**Task instructions**
The word to find is "assets". Copy each line of the material that contains it.

**Study material**
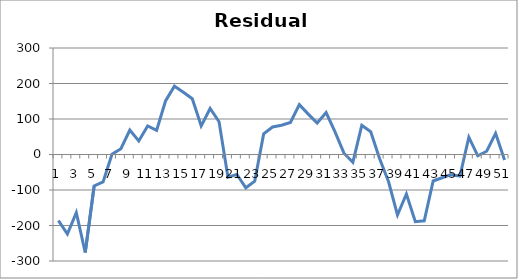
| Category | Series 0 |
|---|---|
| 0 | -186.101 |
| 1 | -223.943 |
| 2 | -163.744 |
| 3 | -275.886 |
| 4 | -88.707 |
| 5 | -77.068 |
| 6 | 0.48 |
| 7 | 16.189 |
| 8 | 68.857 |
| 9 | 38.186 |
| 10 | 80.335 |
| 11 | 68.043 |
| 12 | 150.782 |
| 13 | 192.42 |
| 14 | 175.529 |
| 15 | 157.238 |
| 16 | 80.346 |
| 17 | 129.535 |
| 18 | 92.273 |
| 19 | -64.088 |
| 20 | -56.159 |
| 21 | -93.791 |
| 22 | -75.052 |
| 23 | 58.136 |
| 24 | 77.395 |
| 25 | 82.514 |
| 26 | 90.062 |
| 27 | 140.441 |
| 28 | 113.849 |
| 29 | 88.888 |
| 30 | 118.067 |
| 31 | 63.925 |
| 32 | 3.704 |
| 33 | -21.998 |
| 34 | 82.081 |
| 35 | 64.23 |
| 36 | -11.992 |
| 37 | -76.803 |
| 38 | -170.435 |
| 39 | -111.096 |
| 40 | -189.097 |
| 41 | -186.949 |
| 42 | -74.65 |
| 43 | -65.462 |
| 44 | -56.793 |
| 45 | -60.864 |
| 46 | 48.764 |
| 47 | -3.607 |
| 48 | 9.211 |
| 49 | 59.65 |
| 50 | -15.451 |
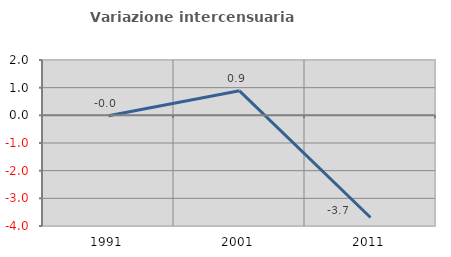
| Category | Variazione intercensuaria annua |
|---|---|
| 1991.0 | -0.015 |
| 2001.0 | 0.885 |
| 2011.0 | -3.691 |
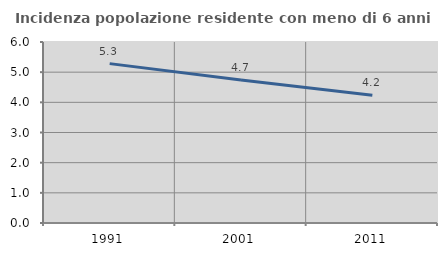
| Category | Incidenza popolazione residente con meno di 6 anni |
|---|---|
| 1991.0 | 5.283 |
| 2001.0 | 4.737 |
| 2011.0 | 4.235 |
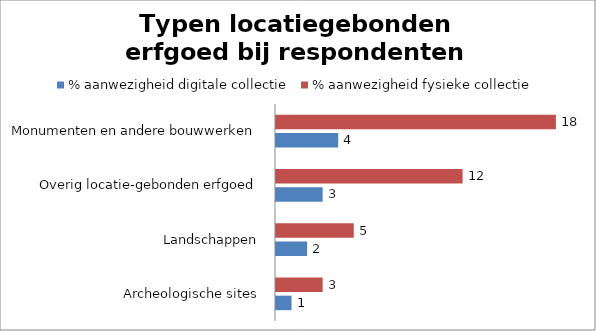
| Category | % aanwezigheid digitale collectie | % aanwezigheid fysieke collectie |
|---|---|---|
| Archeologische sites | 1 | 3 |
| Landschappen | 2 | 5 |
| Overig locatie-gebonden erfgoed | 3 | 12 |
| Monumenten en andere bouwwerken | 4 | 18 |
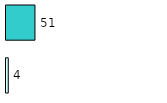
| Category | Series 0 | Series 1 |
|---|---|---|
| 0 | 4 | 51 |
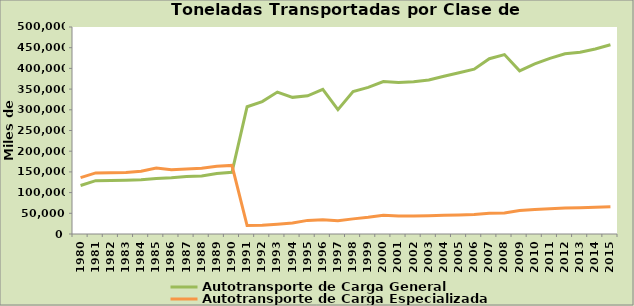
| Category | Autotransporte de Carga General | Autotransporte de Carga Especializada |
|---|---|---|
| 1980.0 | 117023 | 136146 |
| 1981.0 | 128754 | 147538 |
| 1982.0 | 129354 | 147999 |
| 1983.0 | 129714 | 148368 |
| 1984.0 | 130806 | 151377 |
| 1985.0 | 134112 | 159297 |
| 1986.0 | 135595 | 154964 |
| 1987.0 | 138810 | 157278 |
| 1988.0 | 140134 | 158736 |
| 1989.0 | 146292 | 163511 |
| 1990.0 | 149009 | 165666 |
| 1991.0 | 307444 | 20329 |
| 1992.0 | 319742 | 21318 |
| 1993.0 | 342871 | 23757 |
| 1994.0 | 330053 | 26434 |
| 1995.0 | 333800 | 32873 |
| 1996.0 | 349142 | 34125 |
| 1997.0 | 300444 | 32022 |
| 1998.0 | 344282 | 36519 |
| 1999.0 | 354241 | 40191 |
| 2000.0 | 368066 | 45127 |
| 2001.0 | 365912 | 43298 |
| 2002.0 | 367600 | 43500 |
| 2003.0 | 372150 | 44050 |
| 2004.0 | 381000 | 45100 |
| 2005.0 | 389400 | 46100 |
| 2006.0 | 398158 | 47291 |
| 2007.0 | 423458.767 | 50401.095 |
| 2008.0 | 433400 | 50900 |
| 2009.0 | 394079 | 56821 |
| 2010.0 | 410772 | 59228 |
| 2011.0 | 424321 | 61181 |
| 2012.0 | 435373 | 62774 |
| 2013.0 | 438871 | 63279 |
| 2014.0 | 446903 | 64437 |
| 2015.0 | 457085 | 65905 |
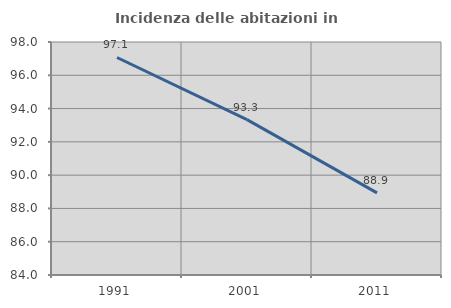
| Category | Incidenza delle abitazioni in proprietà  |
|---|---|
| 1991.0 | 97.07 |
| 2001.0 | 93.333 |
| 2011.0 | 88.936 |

==

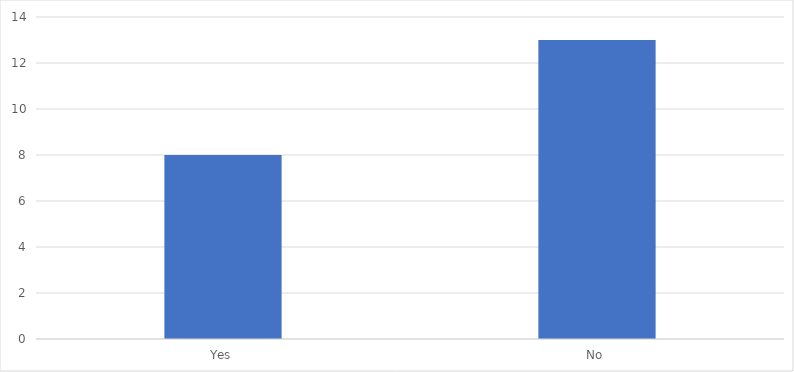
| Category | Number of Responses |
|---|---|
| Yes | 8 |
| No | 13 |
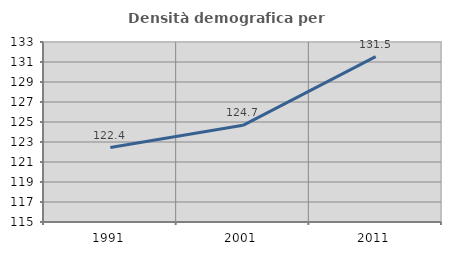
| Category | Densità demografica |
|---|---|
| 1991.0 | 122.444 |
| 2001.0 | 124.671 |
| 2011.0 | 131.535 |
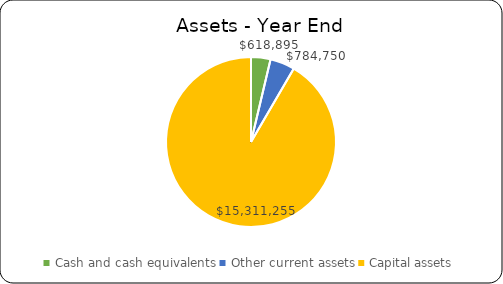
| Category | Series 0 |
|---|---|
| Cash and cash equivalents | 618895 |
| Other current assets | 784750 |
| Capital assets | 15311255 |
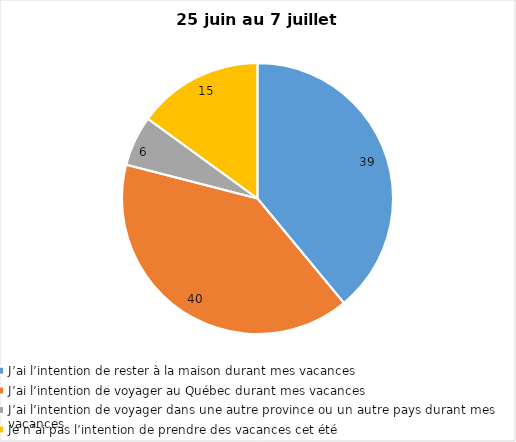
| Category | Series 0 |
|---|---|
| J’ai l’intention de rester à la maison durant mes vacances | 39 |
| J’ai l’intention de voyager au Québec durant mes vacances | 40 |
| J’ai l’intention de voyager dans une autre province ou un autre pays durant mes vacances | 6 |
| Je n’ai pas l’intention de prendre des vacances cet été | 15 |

---

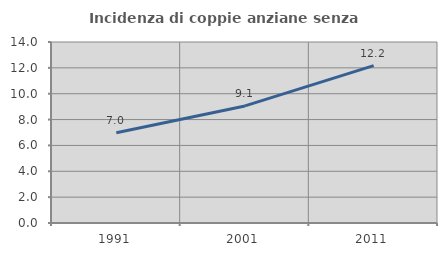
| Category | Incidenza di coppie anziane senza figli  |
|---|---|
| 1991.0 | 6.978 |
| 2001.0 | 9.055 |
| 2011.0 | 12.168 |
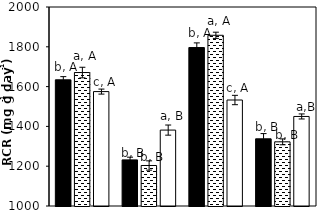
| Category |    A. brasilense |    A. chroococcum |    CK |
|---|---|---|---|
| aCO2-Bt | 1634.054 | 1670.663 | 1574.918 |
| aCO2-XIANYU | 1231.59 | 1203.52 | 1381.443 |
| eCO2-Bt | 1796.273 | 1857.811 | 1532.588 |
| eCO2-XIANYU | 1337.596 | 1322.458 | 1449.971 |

**Task output**
| Other current assets | 784750 |
| Capital assets | 15311255 |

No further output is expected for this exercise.